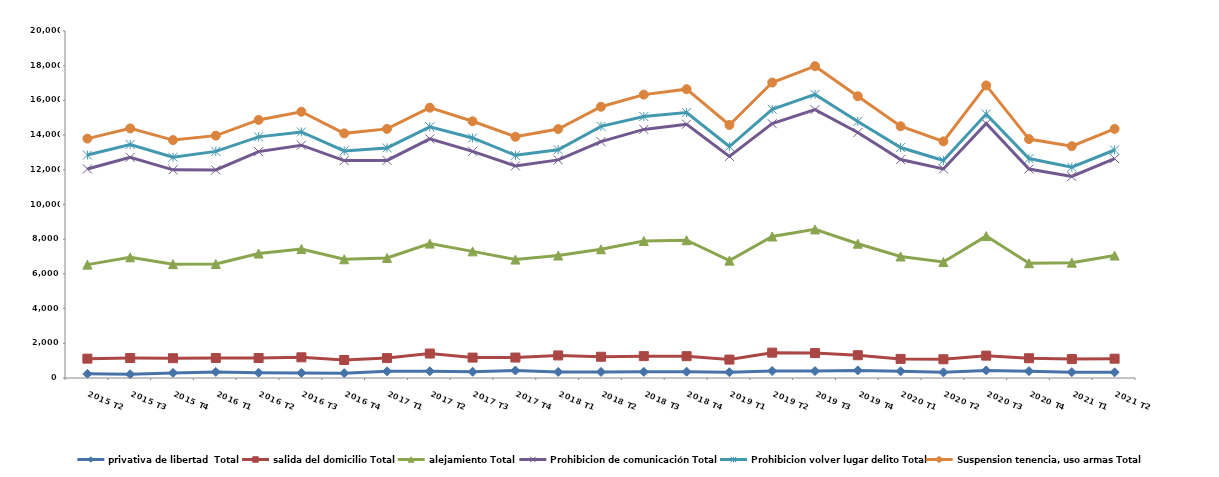
| Category | privativa de libertad  Total | salida del domicilio Total | alejamiento Total | Prohibicion de comunicación Total | Prohibicion volver lugar delito Total | Suspension tenencia, uso armas Total |
|---|---|---|---|---|---|---|
| 2015 T2 | 238 | 877 | 5419 | 5513 | 802 | 948 |
| 2015 T3 | 216 | 937 | 5800 | 5766 | 739 | 929 |
| 2015 T4 | 295 | 846 | 5420 | 5437 | 727 | 988 |
| 2016 T1 | 351 | 803 | 5416 | 5420 | 1072 | 908 |
| 2016 T2 | 306 | 846 | 6022 | 5873 | 852 | 975 |
| 2016 T3 | 295 | 898 | 6241 | 5985 | 762 | 1166 |
| 2016 T4 | 280 | 757 | 5807 | 5686 | 560 | 1010 |
| 2017 T1 | 385 | 763 | 5769 | 5625 | 720 | 1097 |
| 2017 T2 | 389 | 1020 | 6337 | 6036 | 695 | 1103 |
| 2017 T3 | 360 | 817 | 6122 | 5765 | 770 | 963 |
| 2017 T4 | 432 | 747 | 5646 | 5399 | 610 | 1069 |
| 2018 T1 | 350 | 950 | 5758 | 5513 | 585 | 1196 |
| 2018 T2 | 352 | 872 | 6194 | 6206 | 877 | 1133 |
| 2018 T3 | 354 | 906 | 6638 | 6430 | 743 | 1263 |
| 2018 T4 | 364 | 894 | 6685 | 6685 | 670 | 1349 |
| 2019 T1 | 334 | 727 | 5704 | 6003 | 573 | 1243 |
| 2019 T2 | 406 | 1055 | 6694 | 6504 | 827 | 1543 |
| 2019 T3 | 401 | 1035 | 7130 | 6902 | 880 | 1624 |
| 2019 T4 | 437 | 876 | 6426 | 6409 | 640 | 1450 |
| 2020 T1 | 387 | 713 | 5904 | 5586 | 692 | 1228 |
| 2020 T2 | 325 | 755 | 5603 | 5367 | 488 | 1099 |
| 2020 T3 | 437 | 852 | 6890 | 6487 | 545 | 1652 |
| 2020 T4 | 395 | 744 | 5474 | 5429 | 606 | 1122 |
| 2021 T1 | 336 | 755 | 5558 | 4967 | 536 | 1211 |
| 2021 T2 | 326 | 788 | 5945 | 5586 | 497 | 1215 |
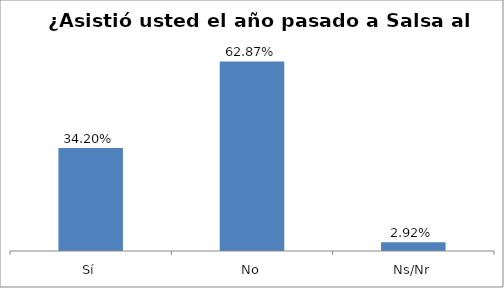
| Category | Total |
|---|---|
| Sí | 0.342 |
| No | 0.629 |
| Ns/Nr | 0.029 |
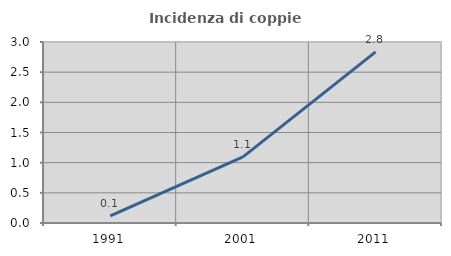
| Category | Incidenza di coppie miste |
|---|---|
| 1991.0 | 0.12 |
| 2001.0 | 1.095 |
| 2011.0 | 2.836 |
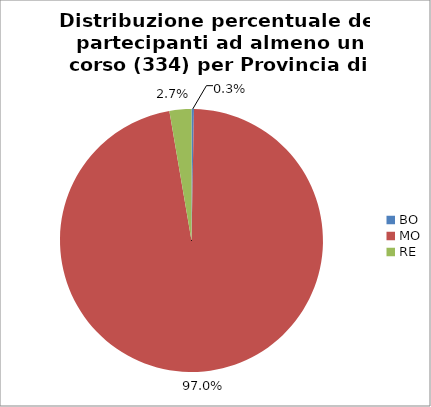
| Category | Nr. Tesserati |
|---|---|
| BO | 1 |
| MO | 324 |
| RE | 9 |
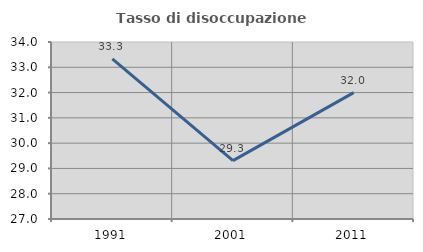
| Category | Tasso di disoccupazione giovanile  |
|---|---|
| 1991.0 | 33.333 |
| 2001.0 | 29.31 |
| 2011.0 | 32 |
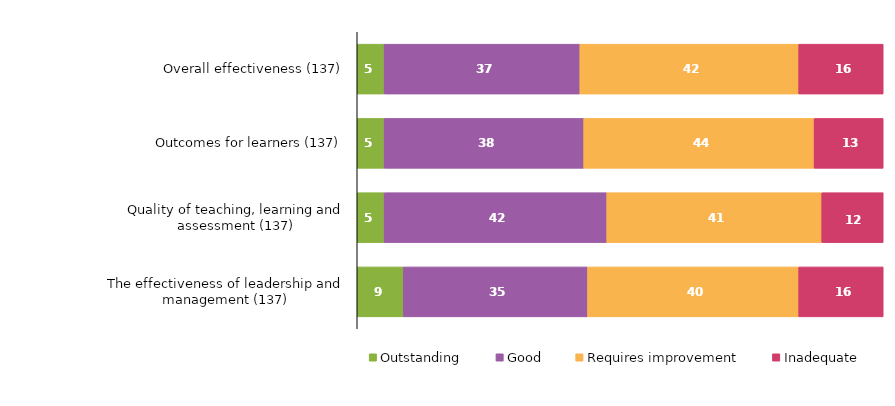
| Category | Outstanding | Good | Requires improvement | Inadequate |
|---|---|---|---|---|
| Overall effectiveness (137) | 5.109 | 37.226 | 41.606 | 16.058 |
| Outcomes for learners (137) | 5.109 | 37.956 | 43.796 | 13.139 |
| Quality of teaching, learning and assessment (137) | 5.109 | 42.336 | 40.876 | 11.679 |
| The effectiveness of leadership and management (137) | 8.759 | 35.036 | 40.146 | 16.058 |
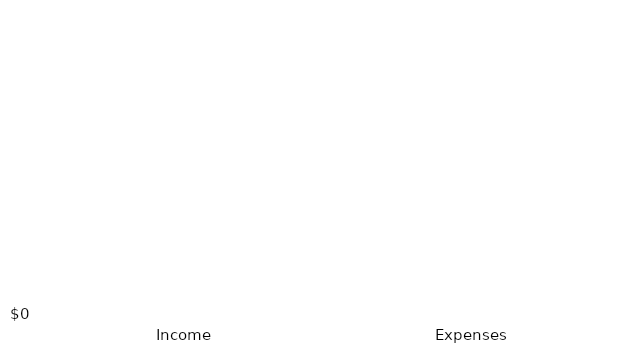
| Category | ChartData |
|---|---|
| 0 | 0 |
| 1 | 0 |
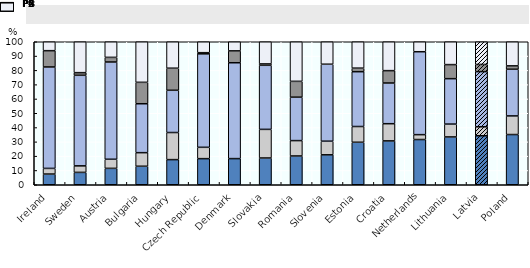
| Category | P2 | P3 | P4 | P5 | P6 |
|---|---|---|---|---|---|
| Ireland | 7.481 | 3.95 | 70.938 | 11.392 | 6.239 |
| Sweden | 8.653 | 4.565 | 63.325 | 1.853 | 21.604 |
| Austria | 11.469 | 6.357 | 68.022 | 3.231 | 10.921 |
| Bulgaria | 12.942 | 9.496 | 34.21 | 14.984 | 28.368 |
| Hungary | 17.574 | 18.949 | 29.541 | 15.446 | 18.49 |
| Czech Republic | 18.256 | 7.933 | 65.363 | 0.8 | 7.648 |
| Denmark | 18.282 | 0 | 67.043 | 8.297 | 6.377 |
| Slovakia | 18.71 | 20.015 | 44.814 | 0.96 | 15.501 |
| Romania | 20.126 | 10.746 | 30.376 | 11.074 | 27.677 |
| Slovenia | 20.925 | 9.536 | 53.827 | 0 | 15.712 |
| Estonia | 29.72 | 11.007 | 38.327 | 2.495 | 18.451 |
| Croatia | 30.668 | 12.03 | 28.455 | 8.653 | 20.195 |
| Netherlands | 31.63 | 3.411 | 57.979 | 0 | 6.98 |
| Lithuania | 33.441 | 8.984 | 31.765 | 9.83 | 15.979 |
| Latvia | 34.258 | 6.27 | 38.574 | 5.042 | 15.857 |
| Poland | 35.111 | 13.022 | 32.645 | 2.361 | 16.861 |

→ REQUIRED ACTION
Give back exactly the lines above from the one with "Nr. Tesserati |" through the one with "43.796 | 13.139 |", both included. Pictures don't belong in the copy.

→ REPLY
| Category | Nr. Tesserati |
|---|---|
| BO | 1 |
| MO | 324 |
| RE | 9 |
| Category | Tasso di disoccupazione giovanile  |
|---|---|
| 1991.0 | 33.333 |
| 2001.0 | 29.31 |
| 2011.0 | 32 |
| Category | Outstanding | Good | Requires improvement | Inadequate |
|---|---|---|---|---|
| Overall effectiveness (137) | 5.109 | 37.226 | 41.606 | 16.058 |
| Outcomes for learners (137) | 5.109 | 37.956 | 43.796 | 13.139 |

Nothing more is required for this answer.